After he was killed, the connections between Awlaki and terrorist plots became more specific and vivid. White House spokesperson, Jay Carney, said Awlaki was “a principal leader in al Qaeda in the Arabian Peninsula, the most operational affiliate.” A senior White House officialsaid he was “very operational, every day he was plotting, he had very unique skills.” Finally, a State Department spokesperson claimed that Awlaki was “the leader of external operations for al-Qaida in the Arabian Peninsula,” and “played a significant operational role” in two attempted terrorist attacks against U.S. civilian airliners…

It is way more possible that US citizens who are not senior operators of al Qaeda are killed than people trusting of the Obama Administration are willing to concede.

Americans know what they know about Al-Awlaki because of what they are told. Davis properly calls attention to the fact that the Bush Administration told us the “worst of the worst” were at Guantanamo Bay. That was wrong.

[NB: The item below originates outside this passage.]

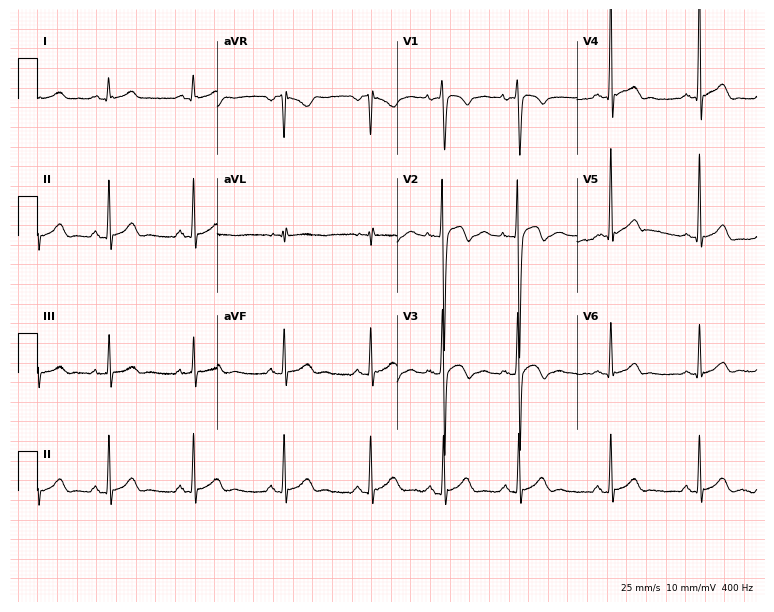
12-lead ECG from a 17-year-old male patient (7.3-second recording at 400 Hz). Recorded interpretation: within normal limits.
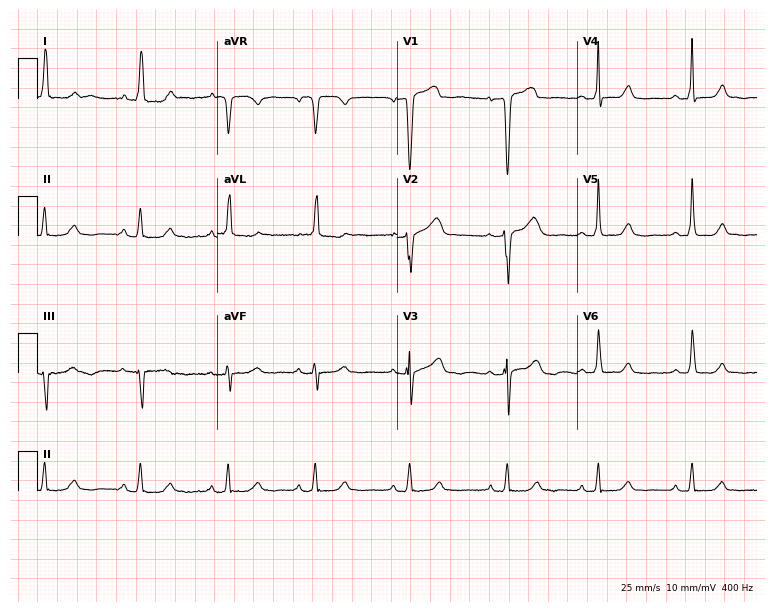
Resting 12-lead electrocardiogram (7.3-second recording at 400 Hz). Patient: a female, 64 years old. Read as a normal ECG.
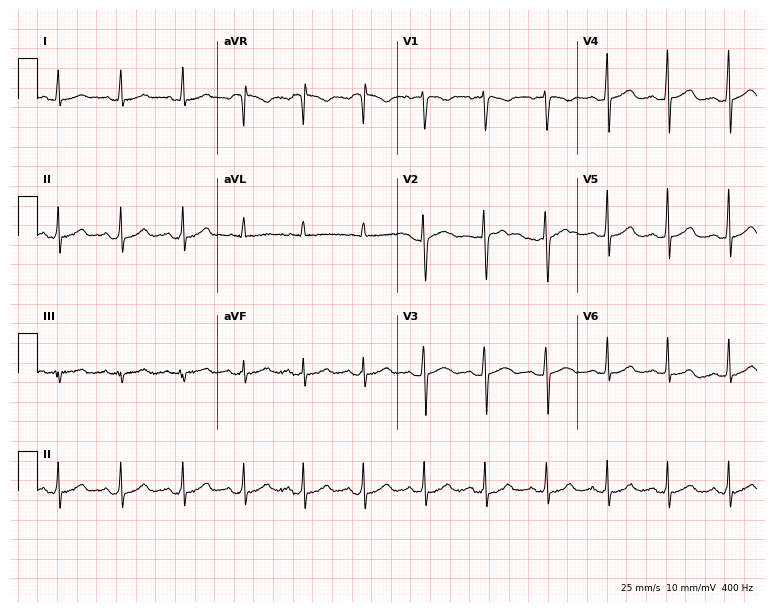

(5) Just because a country gives the US permission to kill people in their country doesn’t mean it is legal. Crowley says, in the context of Yemen, the Obama Administration obtained permission from the Yemeni government to launch operations and kill terror suspects in the country.

Davis sharply rebukes this argument:

You can’t approve murder if you start from the premise that killing another human being is murder unless there’s some legal justification. And, combatant immunity doesn’t apply cause the CIA are not combatants. Self-defense doesn’t apply because there’s no immediate threat of death or bodily harm. It’s murder. And, you can’t even with the Yemeni permission say it’s okay to come and murder.

The remark by Crowley also takes on a farcical edge, too, as he cites a cable released by WikiLeaks to make his argument. This again shows the duplicity of people, who will cite information published by WikiLeaks because it is convenient yet simultaneously castigate the organization for its operations and supposed threat to security and humanity. After all, it is not likely he’s had a come-to-Jesus moment and realized WikiLeaks isn’t so bad for the US government and the world after all.